Available data:
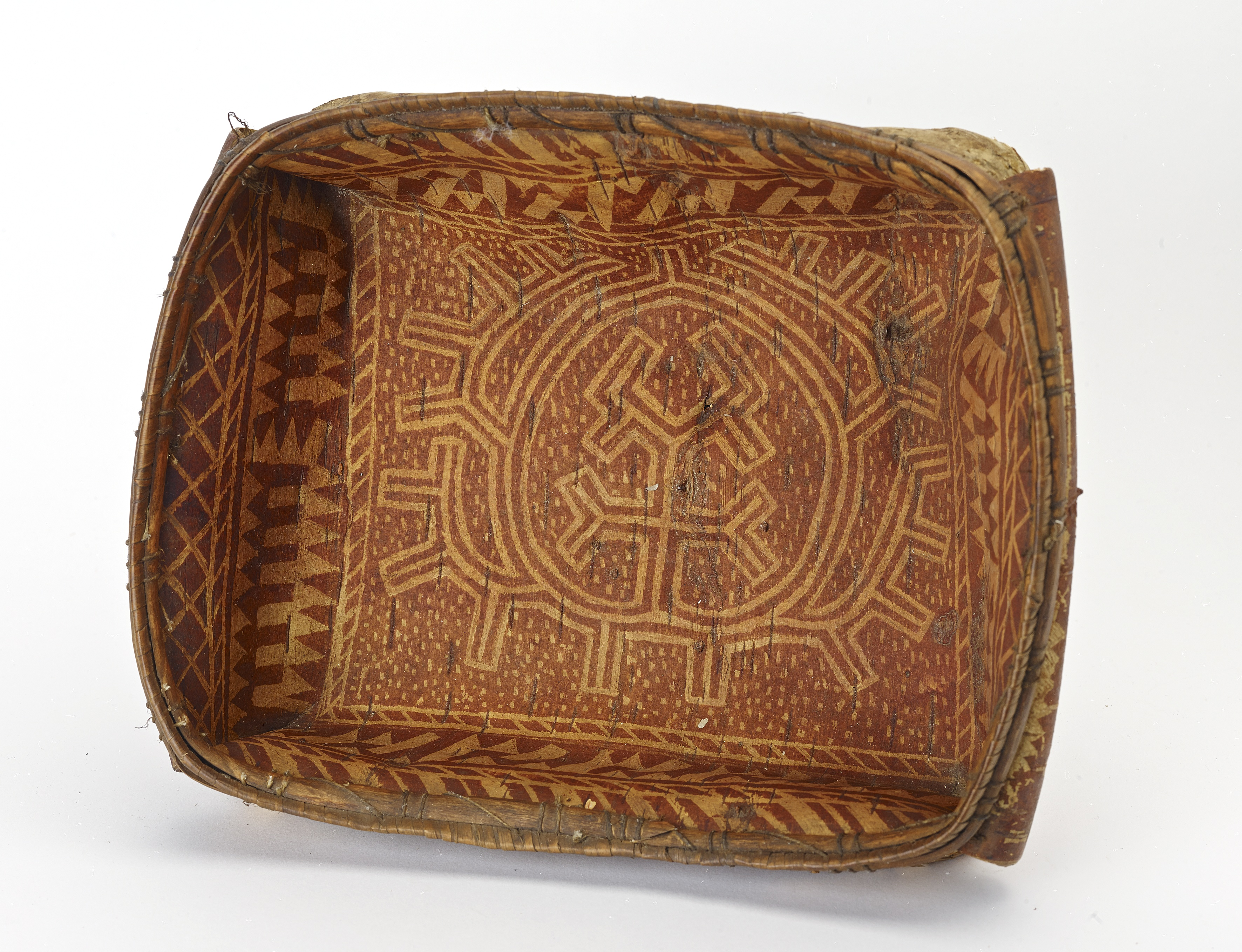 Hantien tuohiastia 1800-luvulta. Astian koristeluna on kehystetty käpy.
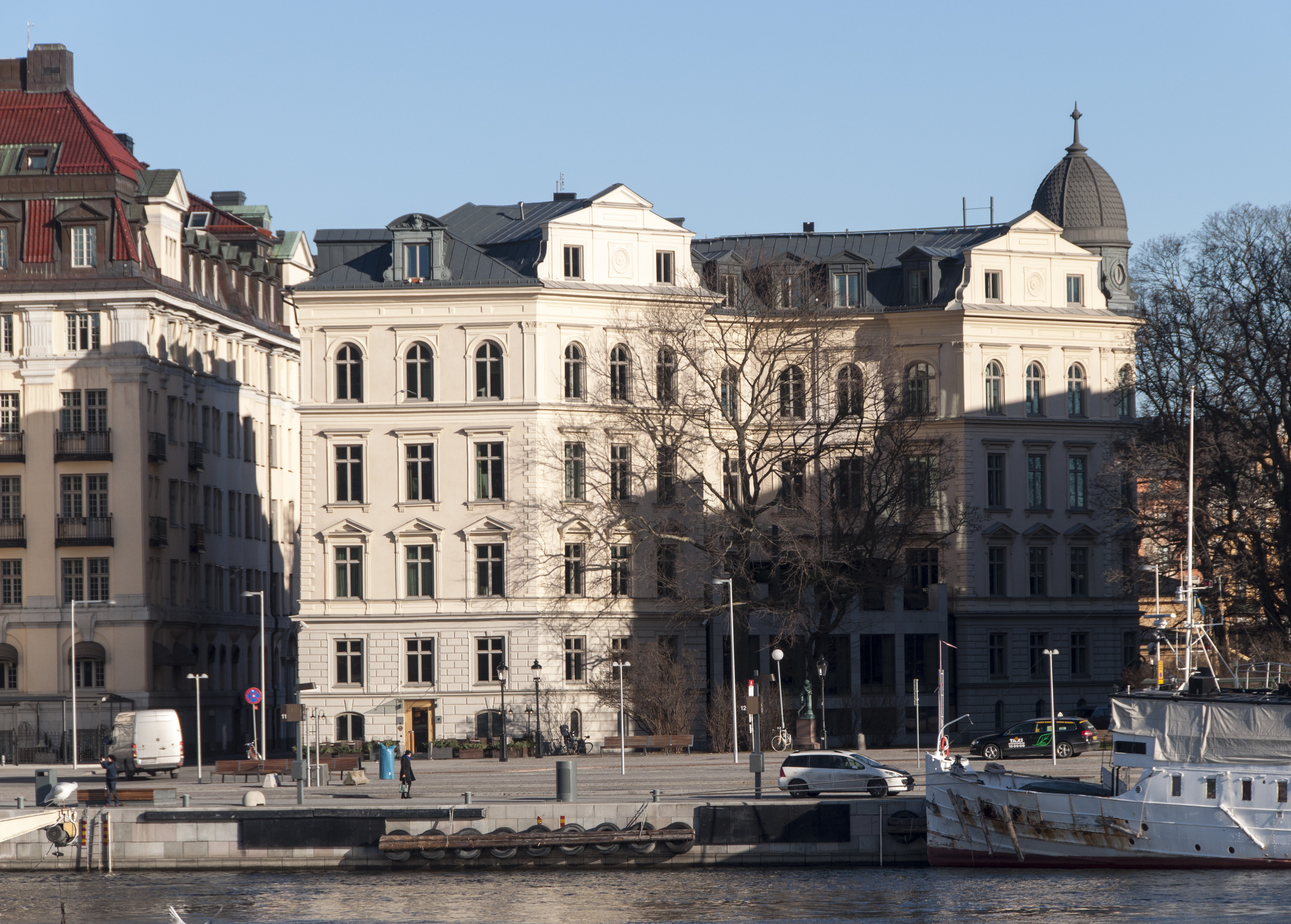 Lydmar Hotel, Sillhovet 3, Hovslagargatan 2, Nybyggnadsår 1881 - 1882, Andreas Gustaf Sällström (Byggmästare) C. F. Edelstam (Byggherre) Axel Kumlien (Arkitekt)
---
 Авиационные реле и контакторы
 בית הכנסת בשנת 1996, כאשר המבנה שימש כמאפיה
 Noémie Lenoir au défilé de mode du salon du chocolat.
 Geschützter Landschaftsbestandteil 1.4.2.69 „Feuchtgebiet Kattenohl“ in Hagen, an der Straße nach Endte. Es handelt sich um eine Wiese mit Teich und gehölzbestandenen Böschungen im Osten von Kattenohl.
---
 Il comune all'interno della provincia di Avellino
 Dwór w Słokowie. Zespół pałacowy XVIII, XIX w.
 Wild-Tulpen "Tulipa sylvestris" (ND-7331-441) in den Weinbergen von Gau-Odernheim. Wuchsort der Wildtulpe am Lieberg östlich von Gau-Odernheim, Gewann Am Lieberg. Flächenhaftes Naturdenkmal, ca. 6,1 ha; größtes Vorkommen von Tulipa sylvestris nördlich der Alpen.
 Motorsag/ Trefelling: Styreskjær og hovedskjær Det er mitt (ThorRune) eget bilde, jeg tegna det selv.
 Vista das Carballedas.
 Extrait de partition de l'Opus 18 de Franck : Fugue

About this task: Transcribe the lines above between the line holding "בית הכנסת בשנת 1996, כאשר המבנה שימש כמאפיה" and the line holding "Noémie Lenoir au", inclusive, exactly as they stand and with nothing added.

Result below:
 בית הכנסת בשנת 1996, כאשר המבנה שימש כמאפיה
 Noémie Lenoir au défilé de mode du salon du chocolat.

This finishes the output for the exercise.